Angela Merkel et François Hollande ont lors de leur rencontre de samedi, ce dernier à son corps défendant, entériné le retard à l’allumage qui se profilait : la concrétisation de la première phase de l’union bancaire – la supervision des banques – qui était souhaitée pour la fin de l’année par le gouvernement français, a été repoussée à une date ultérieure non précisée, pour cause de désaccord. La suite, notamment la création d’un fonds de sauvetage des banques financé par elles-mêmes (sur le papier), est encore plus problématique.

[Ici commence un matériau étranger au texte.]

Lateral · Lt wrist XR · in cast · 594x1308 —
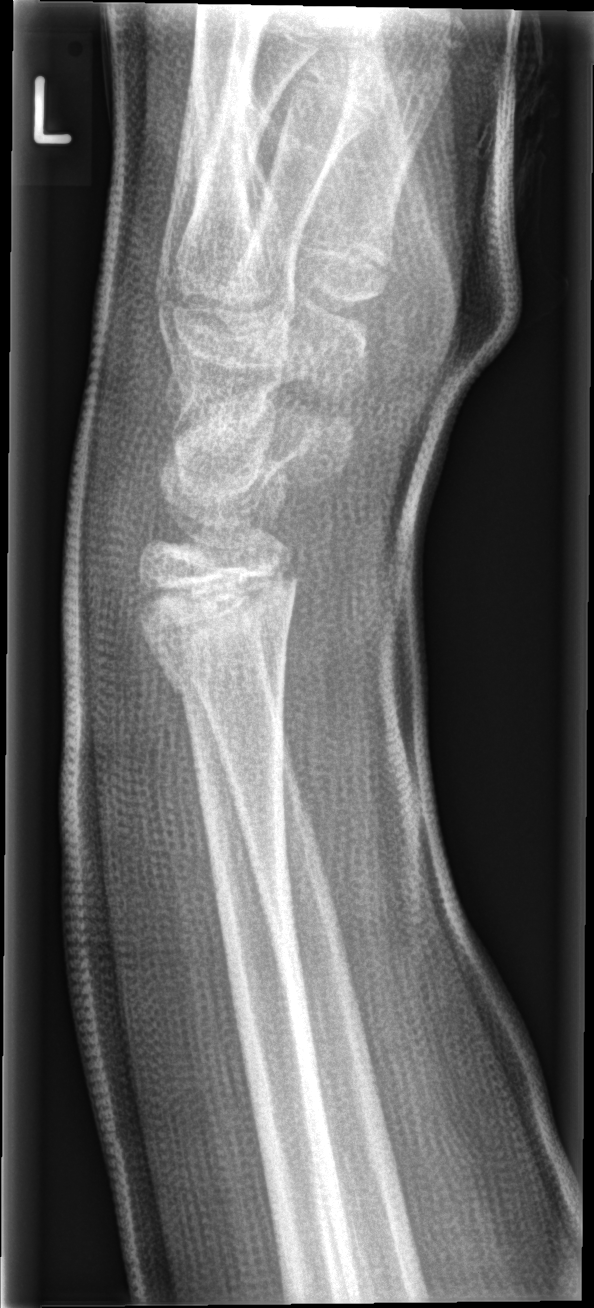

En conséquence, le versement de l’aide directe aux banques espagnoles est toujours suspendu, et ce sont les mégabanques espagnoles qui financent dans l’urgence les caisses d’épargne, ainsi que les régions, en utilisant les crédits de la BCE qui fait le relais en attendant que la situation se clarifie. Rien n’est toujours clair quant à un soutien financier à Madrid, que les Allemands voudraient différer et les Français accélérer. La perspective d’entrer dans la logique des plans de sauvetage est un tel repoussoir qu’elle incite le gouvernement espagnol à prendre par avance les mesures qui seraient exigées en espérant pouvoir en rester là. La Grèce joue bien le rôle exemplaire qui lui était assigné.